Matthew was a tax collector.  He felt far from God.  He was in the wrong profession.  He was not allowed in the temple.  He was not allowed to be in the worshiping assembly there.  And yet, here Jesus comes near and calls him to follow.  He takes Matthew as his disciple and Matthew remembers and records the stories of Jesus in our Bible that we read today.

Little girls are not allowed near God, even one belonging to the leader of the synagogue.  People of God do not touch dead people or even go into the same room as them.  It makes them ritually unclean.  But this leader who has been with his daughter comes to Jesus and begs for his help and Jesus comes near, takes her hand, and raises her to new life, long before he raises Lazarus.

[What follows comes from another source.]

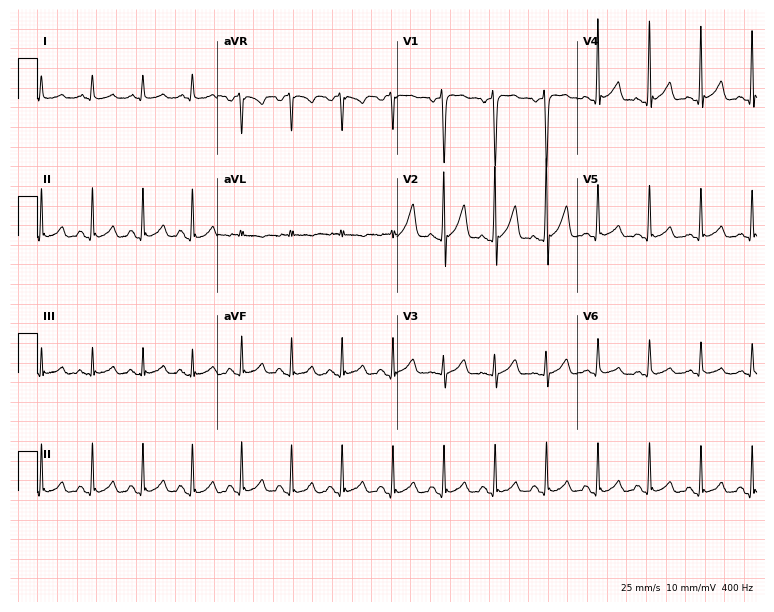
Electrocardiogram (7.3-second recording at 400 Hz), a male patient, 40 years old. Interpretation includes sinus tachycardia (a sinus rate of 100 beats per minute or more).
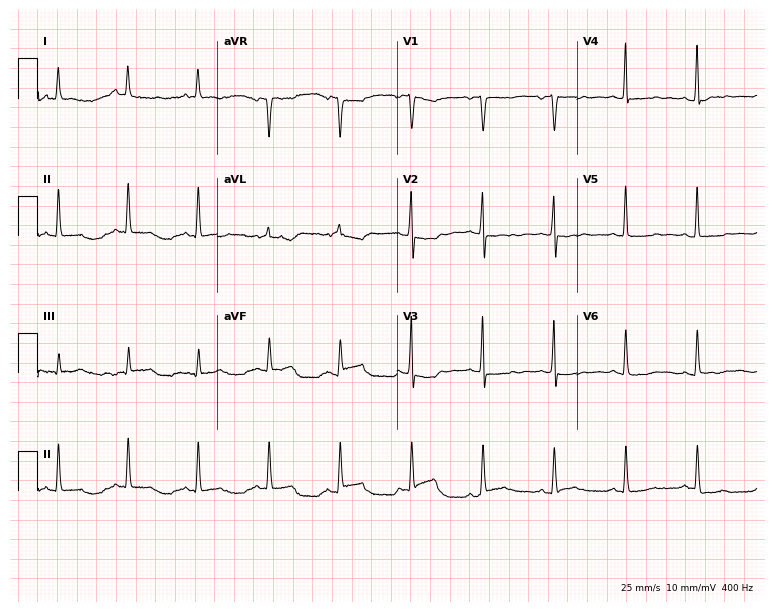
Electrocardiogram, a woman, 47 years old. Of the six screened findings (first-degree AV block, right bundle branch block, left bundle branch block, sinus bradycardia, atrial fibrillation, sinus tachycardia), none is recorded.
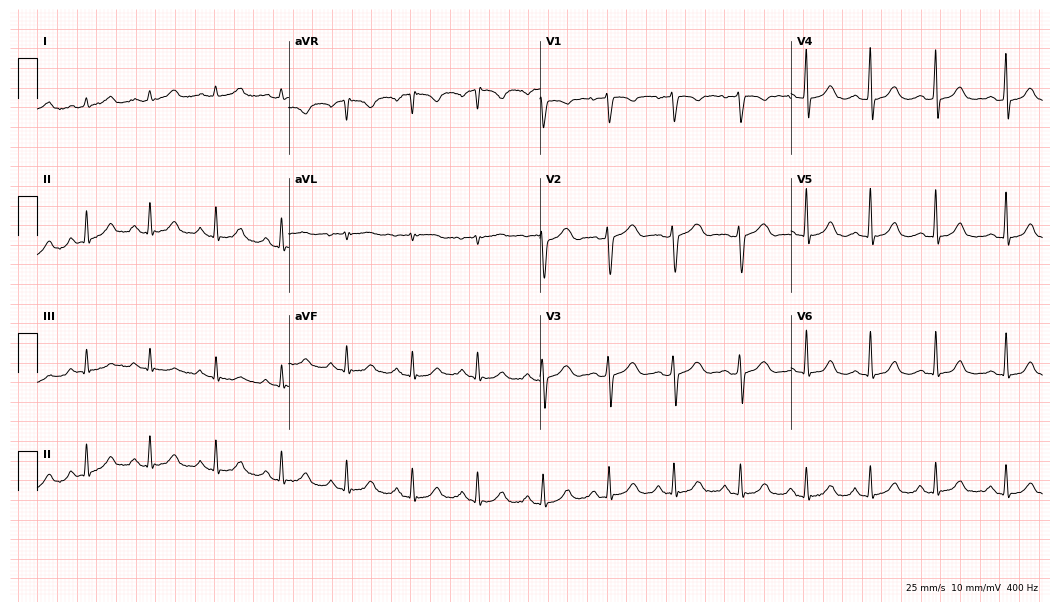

Jesus gets questioned by those who are concerned about ritual purity and staying clean.  Distance is their protection.  But Jesus isn’t having any of it.  He cannot be contaminated or kept away from those who need him.  Life and religion is not about contamination, and ritual and laws and keeping separate.  Those things will only drive people away from each other.  Life and religion is about relationship, love, and mercy, about drawing near.  For those that live by laws, they don’t need Jesus, they don’t want Jesus.  If you can do it yourself and be clean and be righteous, why would you need Jesus?  We do need Jesus.  Just sometimes, some of us recognize it and approach Jesus and ask for his healing and admit our own needs.  He always turns to those who need him as he does these folks today and invites us closer for healing and relationship.

We may sometimes feel that God is far away.  We may sometimes feel like we should be able to handle things ourselves.  We may sometimes feel like we’re strong enough, capable enough.  And then life throws us curveballs—an illness, a close call, a humbling moment and we suddenly see what a fool we’ve been.  We find God has always been close by.

I recently saw the cutest little 2 year old walking down Powell blvd with his mom and sister.  This little kid absolutely refused to hold his mom’s hand.  I was driving but I was keeping an eye out because you never know when he might dart out in the street.  His mom tried to take his hand 4 or 5 times and he just wrenched away, determined to do it himself.  I had to think of how often I treat God like that.  Here God is reaching out trying to guide us and help us and we just want “to do it myself!”  If only we could get through being toddlers.  God is there with us, near to us, trying to hold our hand.  The community is here trying to hold our hand.  In our more gracious moments, may we reach out and take that hand and walk together and experience relationship, love, and hope.